• **ASSIGNMENT**
Repeat the listing below exactly from the line with "Stich mit dem" through its last line. Skip every picture.

• **DATA PROVIDED**

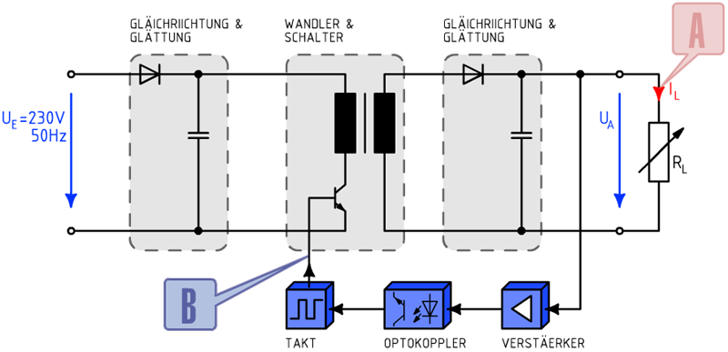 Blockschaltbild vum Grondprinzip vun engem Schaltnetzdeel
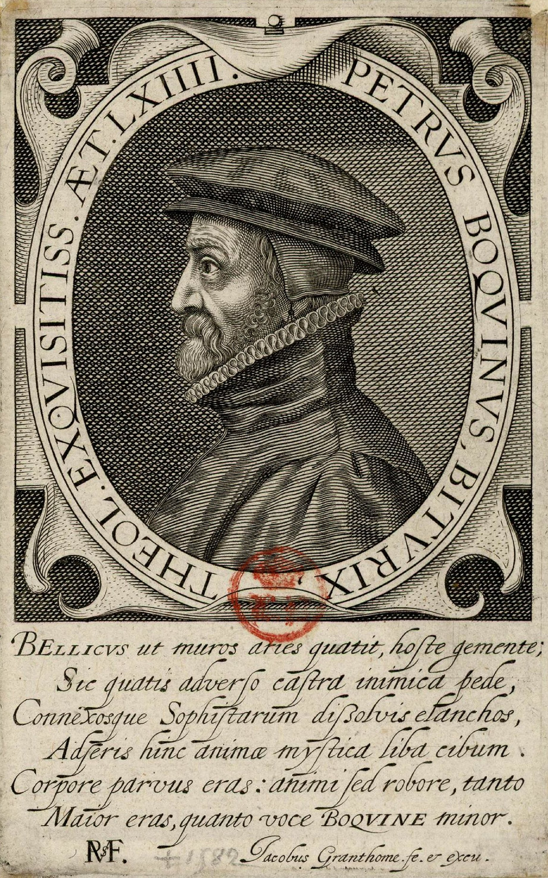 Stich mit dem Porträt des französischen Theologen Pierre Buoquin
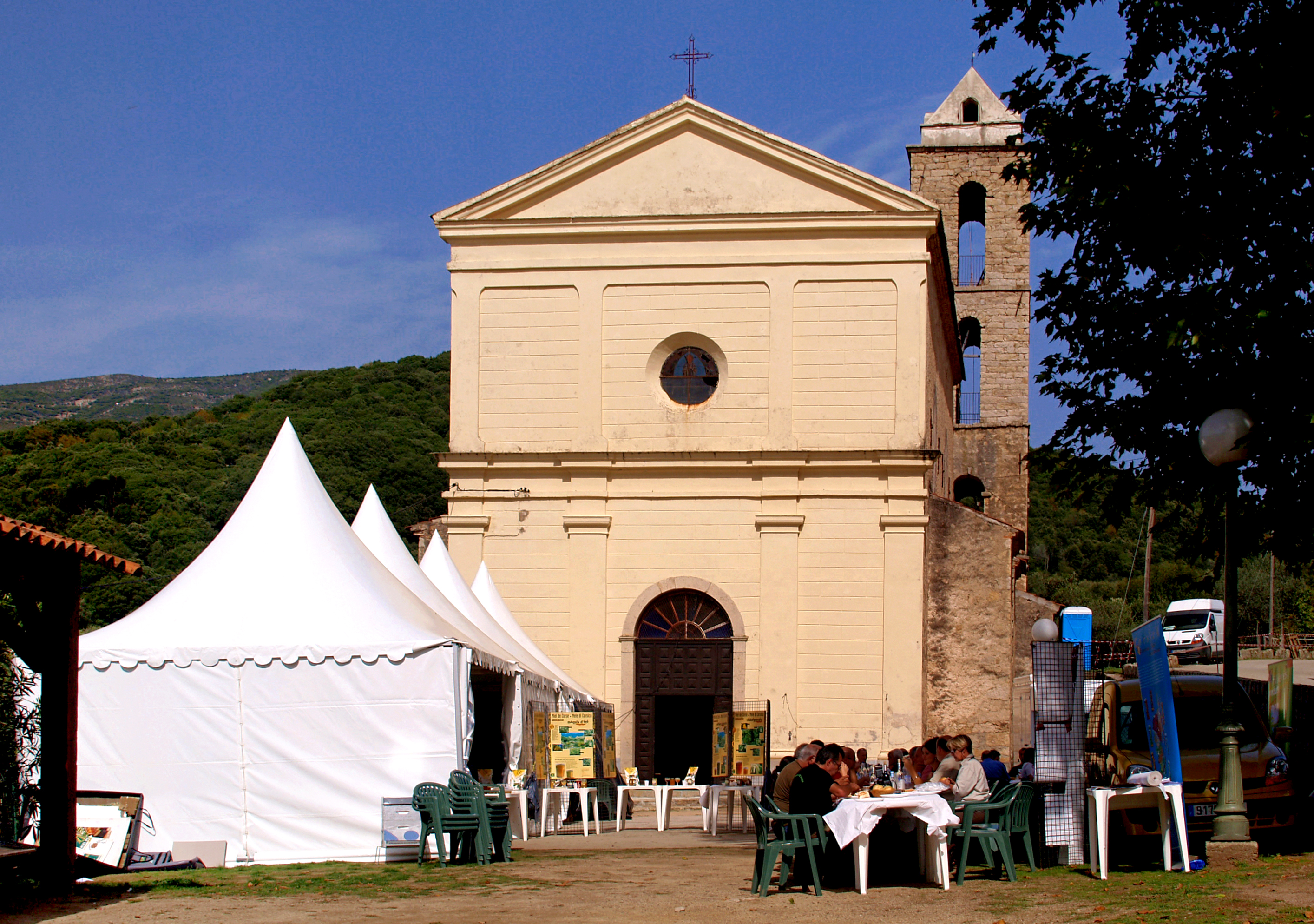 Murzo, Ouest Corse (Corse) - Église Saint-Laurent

• **WRITTEN RESPONSE**
 Stich mit dem Porträt des französischen Theologen Pierre Buoquin
 Murzo, Ouest Corse (Corse) - Église Saint-Laurent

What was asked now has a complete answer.